1. It seems 40weight or 120d x 2 thread is most common for commercial embroidery. But I have also see you can use 50 weight (finer) thread. Is 50weight common for use in commercial embroidery machines?

2. Who makes 50 weight thread for commercial machines. I see companies like DMC make 50weight thread but not sure if this is for the small home machines or for the commercial ones.

3. What advantages does a finer thread offer? If you are trying to make a solid background in a logo, would it look better with finer thread with a higher stitch count?
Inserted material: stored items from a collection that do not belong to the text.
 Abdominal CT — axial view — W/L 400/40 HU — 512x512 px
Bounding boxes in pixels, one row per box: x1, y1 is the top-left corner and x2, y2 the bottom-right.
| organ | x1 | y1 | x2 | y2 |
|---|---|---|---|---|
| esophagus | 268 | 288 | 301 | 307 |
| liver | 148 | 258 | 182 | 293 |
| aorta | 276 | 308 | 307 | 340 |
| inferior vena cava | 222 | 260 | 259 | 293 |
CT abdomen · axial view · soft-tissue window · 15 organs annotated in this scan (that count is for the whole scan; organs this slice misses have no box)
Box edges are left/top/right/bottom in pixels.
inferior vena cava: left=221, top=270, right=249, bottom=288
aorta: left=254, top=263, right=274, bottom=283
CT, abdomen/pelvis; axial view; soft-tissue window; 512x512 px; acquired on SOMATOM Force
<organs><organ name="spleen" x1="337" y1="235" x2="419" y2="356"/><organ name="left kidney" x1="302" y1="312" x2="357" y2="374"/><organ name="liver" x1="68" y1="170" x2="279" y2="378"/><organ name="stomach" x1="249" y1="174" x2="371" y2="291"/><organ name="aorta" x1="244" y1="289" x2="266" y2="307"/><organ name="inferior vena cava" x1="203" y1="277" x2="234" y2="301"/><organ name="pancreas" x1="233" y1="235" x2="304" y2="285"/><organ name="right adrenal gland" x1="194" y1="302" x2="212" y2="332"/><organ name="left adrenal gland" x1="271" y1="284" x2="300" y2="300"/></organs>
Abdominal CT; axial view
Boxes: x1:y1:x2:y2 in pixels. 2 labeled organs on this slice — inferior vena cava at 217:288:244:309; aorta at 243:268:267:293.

Thanks for the help in advance.

Henry


----------



## imeccentric (May 13, 2007)

Henry,
For the most part the finer threads are used for lettering. I use 60 wt for really small lettering and there is a big difference. For general embroidery, 40 wt is the thread of choice. Most major thread manufacturers make different weights. You want the lowest stitch count you can get if you ever want to make any money in this business. As with anything else, we all adapt supplies to use in our own ways and there are no "hard and fast" rules. Not to mention that we all do different things. I'm just going by my experience, but I'm sure others use the finer threads for other purposes. It will be interesting to see what others do use it for since I'm always learning new things too. I used to be a tech for the wood finishing industry and I always found new ways of using products other than what they were designed for.

Jim
Embellishments in Thread


----------



## ripready (Dec 12, 2007)

Thanks for the info Jim. Actually I am working with this customer and cost isn't necessarily the main concern. I am trying to match the same stitching as a previous sample. It does not look like they used standard 40wt thread as the pattern in the background looks different. 

I would assume using 50wt thread, the stitch count will go way up as the thread is thinner. 
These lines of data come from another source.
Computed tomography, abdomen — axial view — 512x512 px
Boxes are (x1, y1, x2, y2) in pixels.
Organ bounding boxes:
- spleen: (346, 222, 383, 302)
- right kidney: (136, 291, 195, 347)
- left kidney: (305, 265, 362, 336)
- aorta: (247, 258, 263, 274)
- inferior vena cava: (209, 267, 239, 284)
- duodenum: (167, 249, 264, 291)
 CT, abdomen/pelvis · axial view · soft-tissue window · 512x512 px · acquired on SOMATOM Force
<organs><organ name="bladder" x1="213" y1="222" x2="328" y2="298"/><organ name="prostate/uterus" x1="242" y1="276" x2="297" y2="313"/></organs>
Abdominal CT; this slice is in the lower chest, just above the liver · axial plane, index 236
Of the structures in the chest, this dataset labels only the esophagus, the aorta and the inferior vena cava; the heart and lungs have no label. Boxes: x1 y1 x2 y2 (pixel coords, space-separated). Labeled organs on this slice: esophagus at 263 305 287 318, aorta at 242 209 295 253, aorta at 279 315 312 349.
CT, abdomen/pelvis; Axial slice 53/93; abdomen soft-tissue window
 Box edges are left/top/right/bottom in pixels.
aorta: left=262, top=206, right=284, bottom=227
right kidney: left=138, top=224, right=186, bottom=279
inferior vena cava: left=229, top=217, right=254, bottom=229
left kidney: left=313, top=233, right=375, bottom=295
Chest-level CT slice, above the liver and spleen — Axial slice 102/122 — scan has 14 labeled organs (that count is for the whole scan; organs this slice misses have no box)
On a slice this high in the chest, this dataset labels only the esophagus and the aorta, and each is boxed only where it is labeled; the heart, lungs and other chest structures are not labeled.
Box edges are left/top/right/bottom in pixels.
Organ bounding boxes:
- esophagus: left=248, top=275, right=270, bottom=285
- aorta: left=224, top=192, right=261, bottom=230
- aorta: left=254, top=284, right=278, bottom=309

I'm wondering if anyone has tried 50wt for a solid patch and whether or not it looks better than 40wt when embroidered if thread count is not important.


----------



## splathead (Dec 4, 2005)

ripready said:


> I'm wondering if anyone has tried 50wt for a solid patch and whether or not it looks better than 40wt when embroidered if thread count is not important.
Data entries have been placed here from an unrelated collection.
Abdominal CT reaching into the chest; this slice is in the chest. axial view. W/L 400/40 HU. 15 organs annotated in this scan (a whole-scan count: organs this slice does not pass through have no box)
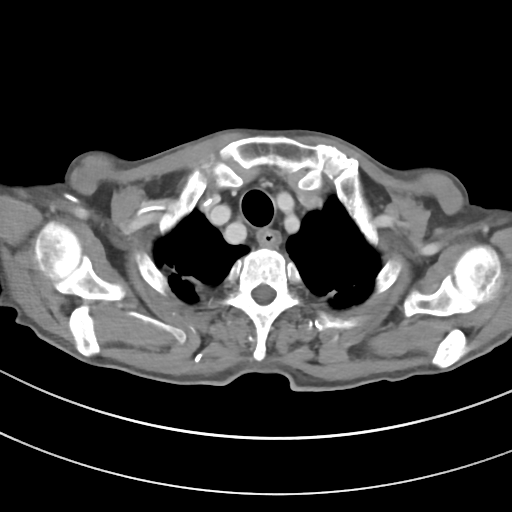
At this level of the chest this dataset labels only the esophagus and the aorta, and each is boxed only where it is labeled; the heart and lungs are never labeled.
Boxes: x1:y1:x2:y2 in pixels.
Organ bounding boxes:
- esophagus: 258:229:280:245
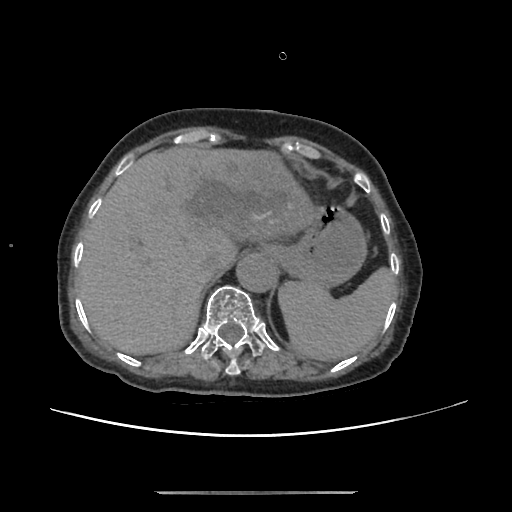

Computed tomography, abdomen — axial plane, index 286 — W/L 400/40 HU — acquired on SOMATOM Force
Boxes: x1:y1:x2:y2 in pixels.
inferior vena cava: 201:251:222:273
aorta: 236:254:277:292
liver: 78:146:317:354
stomach: 264:205:366:287
spleen: 278:267:396:361
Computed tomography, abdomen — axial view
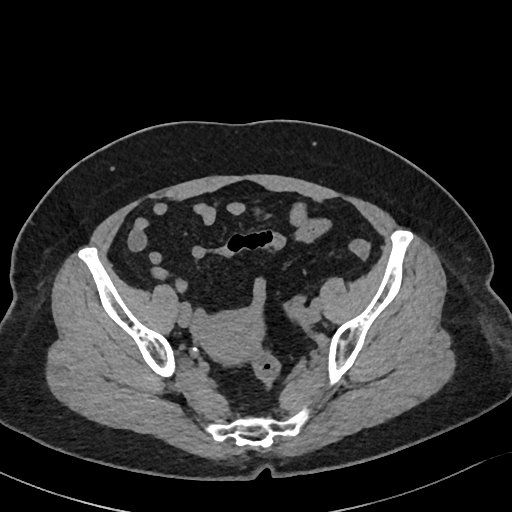 Coordinates as <box>x1,y1,x2,y2</box> in pixels.
prostate/uterus: <box>196,309,261,361</box>
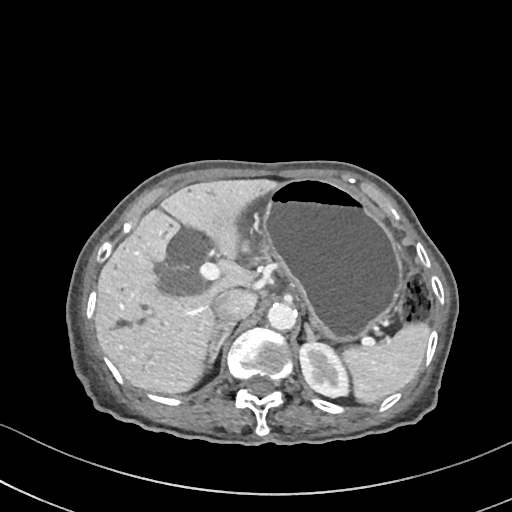
CT abdomen. axial view. scan has 15 labeled organs (a whole-scan count: organs this slice does not pass through have no box)
<organs><organ name="inferior vena cava" x1="213" y1="289" x2="256" y2="321"/><organ name="spleen" x1="343" y1="322" x2="429" y2="403"/><organ name="left adrenal gland" x1="304" y1="323" x2="318" y2="341"/><organ name="right adrenal gland" x1="207" y1="322" x2="235" y2="366"/><organ name="liver" x1="94" y1="179" x2="280" y2="393"/><organ name="aorta" x1="267" y1="302" x2="296" y2="330"/><organ name="stomach" x1="263" y1="179" x2="402" y2="340"/><organ name="left kidney" x1="299" y1="342" x2="349" y2="397"/><organ name="pancreas" x1="239" y1="239" x2="273" y2="265"/><organ name="gall bladder" x1="157" y1="268" x2="202" y2="296"/></organs>
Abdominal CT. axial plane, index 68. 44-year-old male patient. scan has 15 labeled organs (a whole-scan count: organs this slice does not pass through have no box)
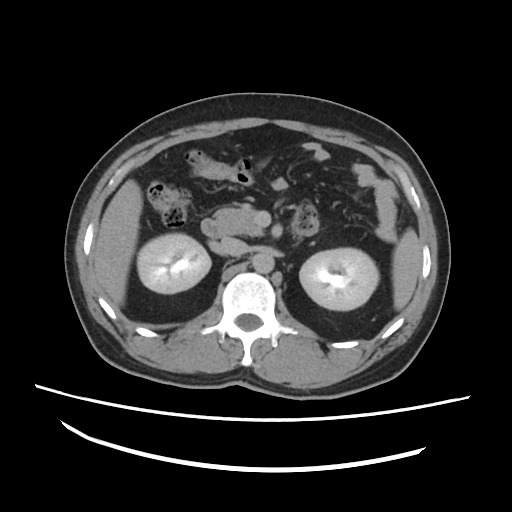

Boxes are (x1, y1, x2, y2) in pixels.
spleen: (393, 229, 421, 318)
right kidney: (138, 232, 211, 293)
left kidney: (299, 248, 378, 310)
liver: (93, 179, 142, 304)
aorta: (253, 252, 275, 274)
inferior vena cava: (220, 236, 248, 254)
pancreas: (212, 206, 282, 235)
duodenum: (202, 219, 220, 237)
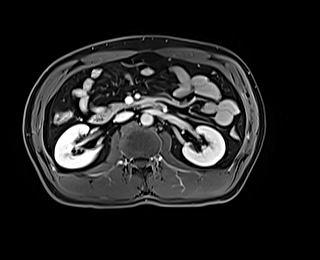 Abdominal MRI · Axial slice 4/72 · 1st–99th percentile window · 320x260 px
Boxes: x1:y1:x2:y2 in pixels.
Organ bounding boxes:
- right kidney: 54:124:97:168
- left kidney: 182:125:225:166
- aorta: 141:113:153:126
- inferior vena cava: 115:111:132:121
- pancreas: 106:103:126:111
- duodenum: 90:100:160:123

As Jim mentioned, if your patch has fine detail, then 50 wt may be appropriate. But if it is a 100% embroidered area patch, it may not look as full with 50wt, if that makes sense.

I would do a sample sew out with each thread and decide.


----------



## SunEmbroidery (Oct 18, 2007)

I would use 60 wt. thread for small lettering only as a last resort. I would digitize for small lettering, use a smaller needle (70/10 or 65/9), use tear away backing in addition to cutaway & slow machine speed down first.


----------



## imeccentric (May 13, 2007)

SMALL LETTERING

Take a look at the difference. This is why they call embroidery an art more than a science

Jim
Embellishments in Thread


----------



## ripready (Dec 12, 2007)

Thank you everyone so far for some useful information (especially Jim who was a great help). So I managed to get the reference sample back from the customer and three things I noticed:

1. I know with most standard embroidery you will have some sort of weaving pattern. See the image I have linked (I highlighted the weave with red lines)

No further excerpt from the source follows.